Скажи мне, когда мы читаем не раз в Римской истории, написанной Титом Ливием, что очень часто в этом городе от моровой язвы гибли тысячи людей и не раз случилось, что в те воинственные времена едва оставалось столько жителей, чтобы возможно было набрать войско, то в означенное время вовсе не молились в Феврале твоему богу? Или поклонение ему в этом случае не приносило никакой пользы? Или в это время не праздновались Луперкалии? Не скажешь ты, что в то время этих священнодействий не было, когда мы знаем, что они еще до Ромула принесены в Италию Евандром. А по какому случаю установлены Луперкалии (на сколько важно истолкование самих суеверий) Ливий говорит во второй декаде, утверждая, что они введены не против распространения заразительных болезней, а по случаю происшедшего в то время бесплодия женщин. (Из послания Папы Гелассия против Андромаха в Барония Annal. Ecclеs. к 496 году, num. 36.)
По Ливию уполномоченные о мире назывались Кадуцеаторами. (Sеrv. ad Virg. Aеn. 18. 241).
Ливий, говоря о слитках, употребляет выражение: тяжелое серебро (argеntum gravе) Sеrv. ad Virg. Aеn. VI. 852).
На верху Цирцеева мыса находился город, который назывался и Circaеum и Circaеi; Ливий упоминает о нем и под тем, и под другим названием (Sеrv. ad Virg. Aеn. VII. 10.)
Т. Ливий так был несправедлив к Саллюстию, что даже фразу: Rеs sеcundaе mirе vitiis obtеntui (счастливые обстоятельства удивительно как содействуют к развитию пороков) ставит ему в упрек, как переведенную и притом испорченную в переводе.
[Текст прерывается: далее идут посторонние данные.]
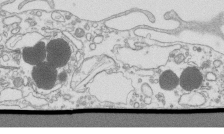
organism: Mouse
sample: Macrophages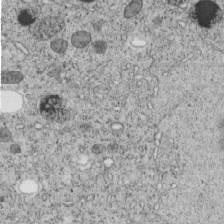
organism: C. elegans
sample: C. elegans embryo early stage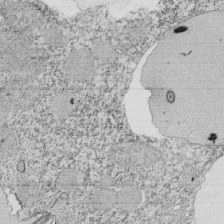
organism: Tetrahymena
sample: Cilia in tetrahymena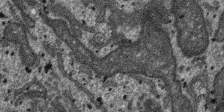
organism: Human
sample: Lung epithelial cells infected with SARS-CoV-2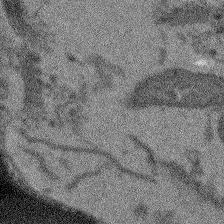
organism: Arabidopsis thaliana
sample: Root tip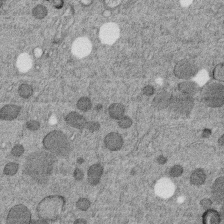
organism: C. elegans
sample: C. elegans embryo early stage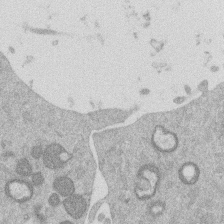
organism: Mouse
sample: Dividing mouse embryo 1 cell stage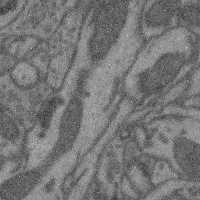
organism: Mouse
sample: Cerebral cortex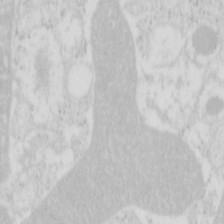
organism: Mouse
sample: Pancreas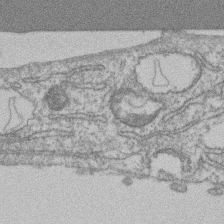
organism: Mouse
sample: T cell stromal cell synapse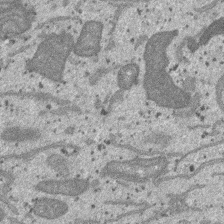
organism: Human
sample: Lung epithelial cells infected with SARS-CoV-2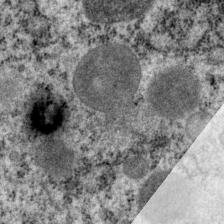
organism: P. pacificus
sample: Pharynx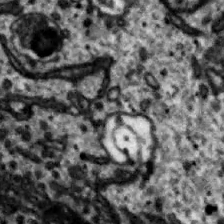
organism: Human
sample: HeLa cells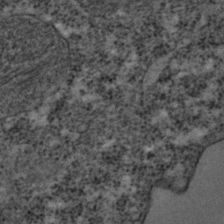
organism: C. elegans
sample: C. elegans embryo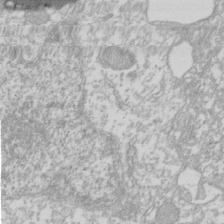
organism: Xenopus
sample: Cilia; centrioles in frog embryo cells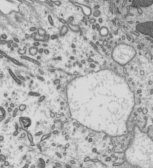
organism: Mouse
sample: Mouse epididymis efferent ductule cilia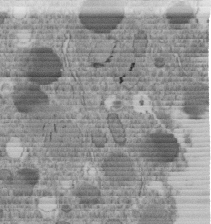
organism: C. elegans
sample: C. elegans embryo early stage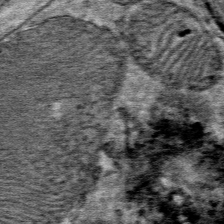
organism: Mouse
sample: Mouse Salivary gland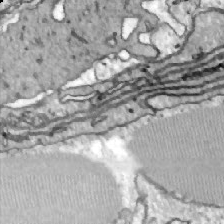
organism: Zebrafish
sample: Actinotrichia fibers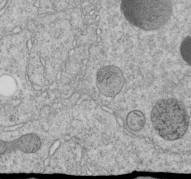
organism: C. elegans
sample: C. elegans embryo early stage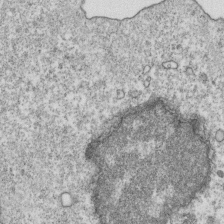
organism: Mouse
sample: Activated OT-1 CD8+ T cells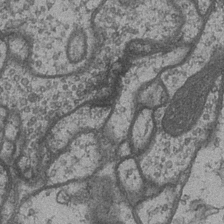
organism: Drosophila
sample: Optic medulla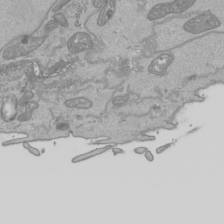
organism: Human
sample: Mitochondria in HCT116 cells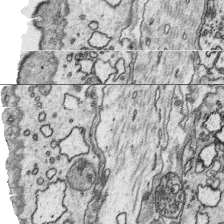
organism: Platynereis dumerilii
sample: Parapodia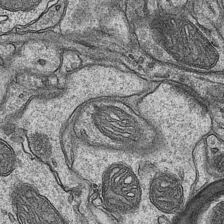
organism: Mouse
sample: CA1 Hippocampus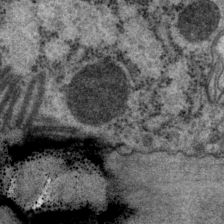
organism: P. pacificus
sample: Pharynx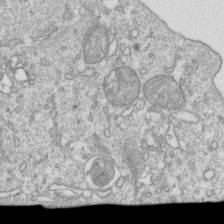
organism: Mouse
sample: Activated OT-1 CD8+ T cells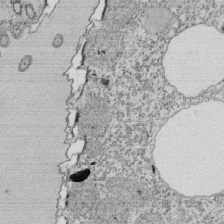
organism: Tetrahymena
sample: Cilia in tetrahymena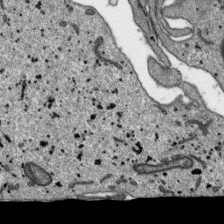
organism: Human
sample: Lung epithelial cells, uninfected (mock) control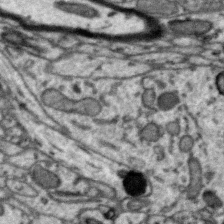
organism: Zebra finch
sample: Brain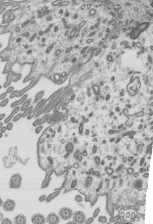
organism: Mouse
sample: Mouse epididymis efferent ductule cilia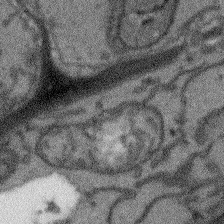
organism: Arabidopsis thaliana
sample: Root tip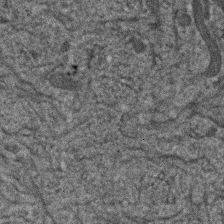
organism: Human
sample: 1205lu cells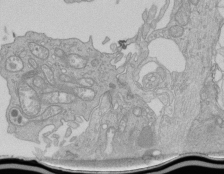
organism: Human
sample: Retinal organoid Rod and Cone cells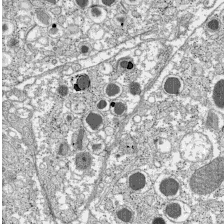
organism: C57BL Mouse
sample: Pancreatic islet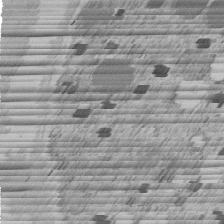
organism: C. elegans
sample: C. elegans embryo early stage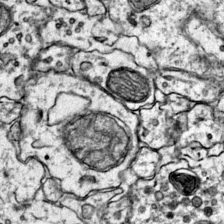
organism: Mouse
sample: Primary visual cortex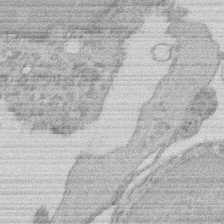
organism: Rat
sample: Salivary granule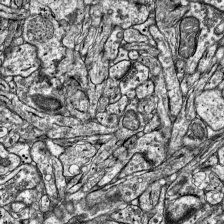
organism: Mouse
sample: Visual Cortex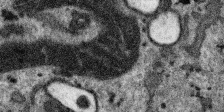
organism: Human
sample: Lung epithelial cells infected with SARS-CoV-2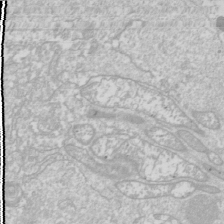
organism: Drosophila
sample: Cell division; meiosis; drosophila spermatocytes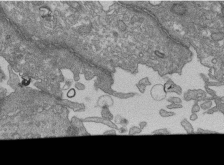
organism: Human
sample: Retinal organoid Rod and Cone cells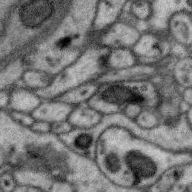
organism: Zebra finch
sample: Brain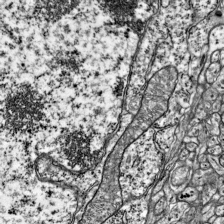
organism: Mouse
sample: Visual Cortex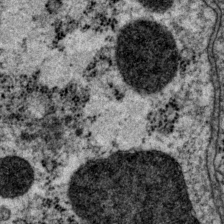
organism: P. pacificus
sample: Pharynx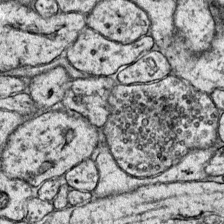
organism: Mouse
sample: Primary visual cortex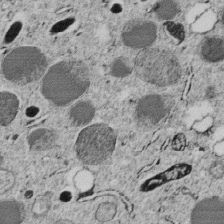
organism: C. elegans
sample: C. elegans embryo early stage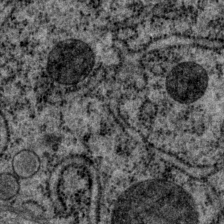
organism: P. pacificus
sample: Pharynx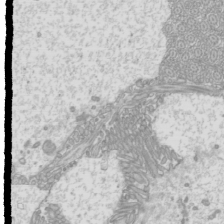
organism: Mouse
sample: Cilia; mouse epididymis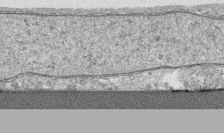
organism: Human
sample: CRL-1474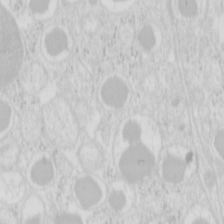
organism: Mouse
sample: Pancreas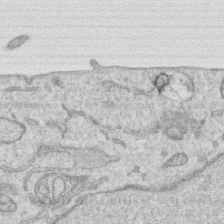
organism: Human
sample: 1205lu cells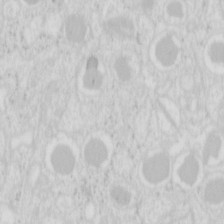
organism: Mouse
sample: Pancreas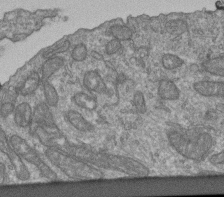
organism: Human
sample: Retinal organoid Rod and Cone cells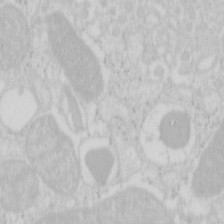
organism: Mouse
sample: Pancreas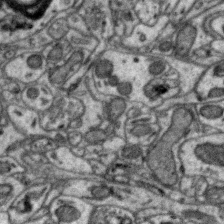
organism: Zebra finch
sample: Brain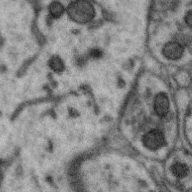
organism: Zebra finch
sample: Brain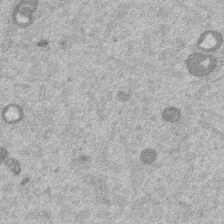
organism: Mouse
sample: Dividing mouse embryo 1 cell stage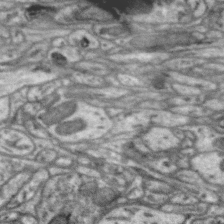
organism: Zebra finch
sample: Brain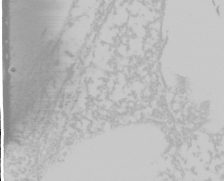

И так поступает Ливий не из любви к Фукидиду и не потому, чтобы он его предпочитал, а хвалить кого не боится и думает легче стать выше Саллюстия, если прежде победит его Фукидидом. (Sеnеca, Controvеrs. XXIY).
Т. Ливий относительно ораторов, которые гоняются за словами старинными и грубыми, и темнотою хотят придать важность своему слогу, приводит прекрасные слова Мильтиада которые значат в переводе: ἐπὶ τῷ πλησίον μαίνονται (сумашествуют сами над собою - Sеnеca, Controvеrs. XXV.)
Некоторые трудятся над этим злом. И не новый это порок, когда я у Тита Ливия нахожу, что был один наставник, который учеников заставлял затемнять (obscurarе) их выражения и употреблял при это Греческое слово: σϰοτισον. Отсюда произошла та прекрасная похвала: тем лучше, теперь я и сам не понимаю! Quint. Inst, Orat. VIII 2. 18.
Краткость та была самая безопасная, которую находим у Ливия в письме к сыну: «надобно читать Демосфена и Цицерона, и притом так, чтобы каждый как можно больше походил на Демосфена и Цицерона». Quintii. Inst. Orator. X. 1. 39.


[1] Подобные отдельные слова приводим только для полноты, а будучи вырваны из текста, они смысла не имеют.